Des expériences formidables, toutes, du genre dont on se souvient avec plus de détails au fil des années plutôt que moins, de petites choses qu'on ne pensait pas avoir remarquées sur le moment et qui refont surface des mois plus tard, sans prévenir.

Koh Samui, la dernière étape, a été la pause dont ni l'un ni l'autre ne savait qu'on avait besoin après Bangkok et Pattaya. Des journées entières sans plans fixes, allongés sur le sable de Chaweng, des dîners de poisson grillé les pieds encore couverts de sable, et les premières vraies conversations sur ce qui se passerait quand je devrais rentrer au Canada. Ni l'un ni l'autre n'avait de réponse claire, et pour la première fois depuis des années, ça ne m'a pas fait peur.

Voilà donc ma petite histoire de comment j'ai rencontré ma copine.
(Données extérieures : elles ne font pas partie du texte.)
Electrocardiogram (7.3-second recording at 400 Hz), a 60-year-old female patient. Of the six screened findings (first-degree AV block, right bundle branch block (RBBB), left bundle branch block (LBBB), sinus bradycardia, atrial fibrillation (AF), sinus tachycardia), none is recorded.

J'y suis retourné quatre fois depuis, comptant les jours avant chaque vol comme un adolescent, achetant des trucs absurdes à l'aéroport à la dernière minute parce qu'ils me semblaient soudain être des cadeaux parfaits, et je prévois d'y retourner une fois de plus, une cinquième, pour la demander en mariage.

Ça n'a pas été un chemin parfaitement lisse. Nous avons eu nos périodes difficiles, quelques temps séparés où aucun de nous deux ne savait vraiment s'il fallait continuer, des disputes en appel vidéo coupées en pleine phrase à cause d'une mauvaise connexion qui laissaient les choses pires qu'avant de raccrocher. Il y a eu un moment, il y a quelques années, où nous avons failli arrêter complètement de nous parler pendant des semaines, chacun convaincu que l'autre avait abandonné le premier. Mais nous revenons toujours l'un vers l'autre, sans que ni l'un ni l'autre ne le planifie vraiment, comme si la distance elle-même se chargeait de nous rappeler pourquoi ça valait la peine de continuer d'essayer.

Mes enfants d'un précédent mariage ont mis un moment à s'habituer à l'écart d'âge, et ils en plaisantent encore lors des dîners de famille, même si j'ai remarqué que les blagues sont de moins en moins mordantes et de plus en plus affectueuses envers elle. Mes amis de toujours, ceux avec qui j'ai grandi dans cette ville canadienne où il ne me reste plus rien à découvrir, ont mis plus de temps à comprendre, mais après un appel vidéo de groupe un peu maladroit où elle a insisté pour parler dans son anglais limité plutôt que de me laisser traduire, la plupart ont changé de ton.

C'est sans doute suffisant pour l'instant.

J'espère vraiment ne pas commettre d'erreur en la demandant en mariage. Mais après tout ce qu'on a traversé, après toutes ces fois où on a retrouvé le chemin l'un vers l'autre sans que personne ne nous y oblige, je crois avoir eu largement le temps d'en être sûr.